張凌風又探望了下端木朝江。
在丹藥和相關補湯的幫助下,端木朝江表面上看起來生龍活虎,絲毫也沒有受傷的跡象,但作爲肉相小成的強者,張凌風還是能夠感受到端木朝江的體內氣息吐納出現問題,有失去平衡的跡象。
外表看起來實力比自己更強。
但真要是動起手來,自己大十二路和小十二路拳法還未打完,對方的傷勢就會迅速發作,那時候自己就能夠一鼓作氣,將端木朝江拿下。
當然表面上張凌風,一臉驚歎道:“恭喜大公子獲得會元身份,公子要是知道了,一定會爲你感到高興。”
“哈哈,你來的正好,阿昌在軍營內跟着你生活,經常跟我說起你的事情,他能夠獲得鄉試解元,我還沒好好感謝你呢。”
端木朝江摟着張凌風的肩膀。
近距離下,張凌風愈發清楚地感受到端木朝江身上的內傷不容忽視,心中明白就算端木平平能夠爲端木朝江準備鑄成血相的大藥,端木朝江也無法輕易鑄成血相,難度非常高,不是現在的端木家能夠承受得起。

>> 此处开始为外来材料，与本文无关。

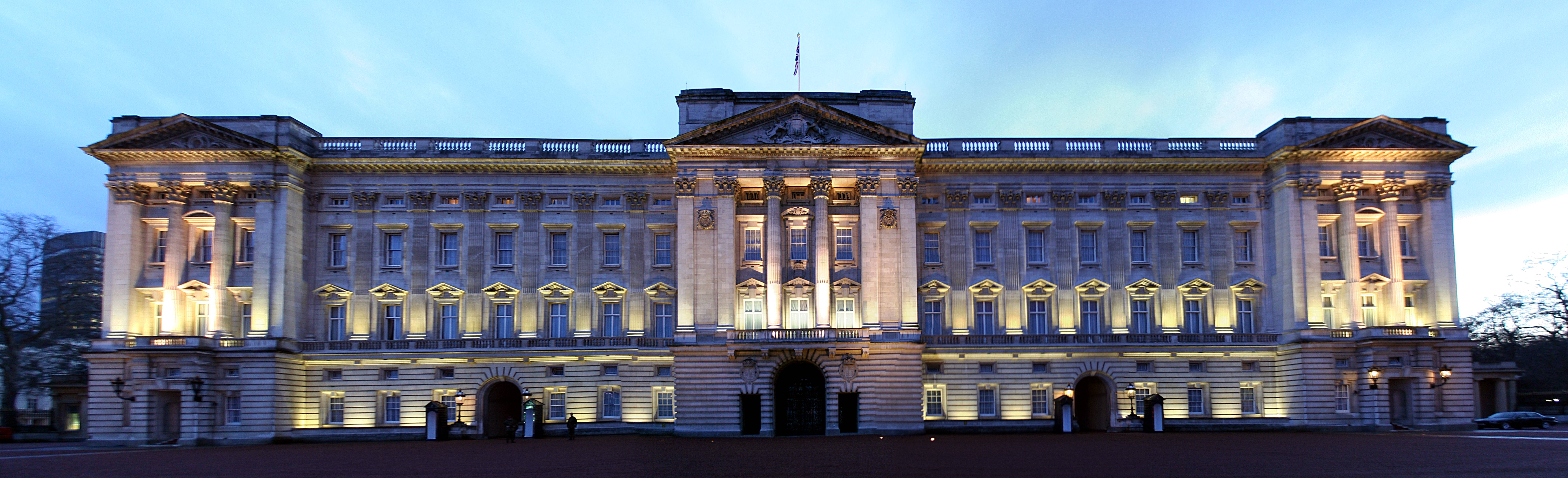 Panorámica del Palacio de Buckingham en un atardecer, Londres.

此番前來,張凌風主要是爲了確定端木朝江能否鑄成血相。
確認對方無法鑄成血相,他內心暗鬆了口氣。
就這樣張凌風在端木家住了兩天時間,端木朝江爲張凌風說起了西城武考發生的許多事情。
兩人還一起指點端木阿昌修煉。
時間匆匆。
轉眼一年過去。
明年將是下一屆鄉試武考,武考結束後,便是神宗選拔賽。
“參見大將軍。”
馬驥來南城彙報工作。
兩年的時間,馬驥已經清理完馬建留下的舊部,重新採購了一批黃牛,並繁衍出了幾千頭,三座大染坊也修繕結束,重新投入運作中。
薰風堂的人員,已經滲透進入了黃牛縣中各大部門。
馬驥心知肚明,卻無可奈何。
作爲張凌風一手扶持起來的存在,他深知張凌風的強大,不敢有任何忤逆之心,在這兩年內,娶妻生子。
半年前就將妻兒送到了大將軍府中。
“這兩年辛苦你了。”
張凌風看了眼馬驥帶來的禮物。
黃牛縣百廢待興。
因爲奪權運動的事情,幾乎被掏空了家底,馬驥送來的東西,比起財大氣粗的吳勇,顯得有些單薄。
其次吳勇的氣息,也要比馬驥更加強大。
爲端木朝陽擋拳,吳勇並沒有留下重大修煉隱患,在服用得到獎賞的那一鍋黃金米湯後,修爲便迅速回到了巔峯。
比起當初的喬三通和左山合都要強大許多。
不像馬驥因爲缺乏修煉資源,和各種事情纏身,導致兩年時間過去,實力還處在皮相熟練階段。
“都是屬下應該做的,沒有大將軍,就沒有屬下。”
馬驥小心翼翼。
“你大老遠跑過來,我也沒有什麼東西送你,這樣吧,指點你幾招。”
張凌風笑道。
“多謝大將軍。”
馬驥感激不盡。
七天後,馬驥和妻兒在大將軍府內分開,重新回到了黃牛縣。
【檢測到補貼目標。】
【牛寶,可補充修爲兩年,補貼兩年,實際補充四年。】
張凌風查看馬驥送來的東西。
從一個木盒子內,取出了一個牛寶,來自黃牛身上,外表金黃色,像是雜草包裹而成,拳頭大小的東西。
這是牛寶。
十萬頭牛,未必能夠出得了一顆。
雖然比不上大藥。
但對修煉卻有重大幫助,按照補貼標準,成果上僅次於黃金米湯。
“竟捨得將這種東西送給我。”
張凌風感到有些意外。
他從馬驥身上看到了濃烈的求生欲。
“明日去一趟端木家,將這份牛寶,送給公子。”
張凌風道。
“是!”
唐白虎站在一旁。
次日,牛寶便出現在了端木朝江手中,他與端木平平正在查看,張凌風則已經離開。
“十萬牛黃牛興許才能出一顆牛寶,這個張凌風,竟然直接拿來給咱們,看來這傢伙,是真心盼着朝陽能夠進入神宗修煉。”
端木平平感嘆道。
“朝陽要是能夠進入神宗,對於他這個大將軍來說,也是千載難逢的好事,要是咱們端木家垮臺了,周家也不會放過他。”
端木朝江說道。
端木平平深有同感的點點頭,道:“放一些權力給他,但也不要太過。”
“明白!”
端木朝江心領神會。
張凌風很快就在軍營中,看到了一支全新的隊伍,調動起兵馬時,也省略掉了一些繁瑣的手續。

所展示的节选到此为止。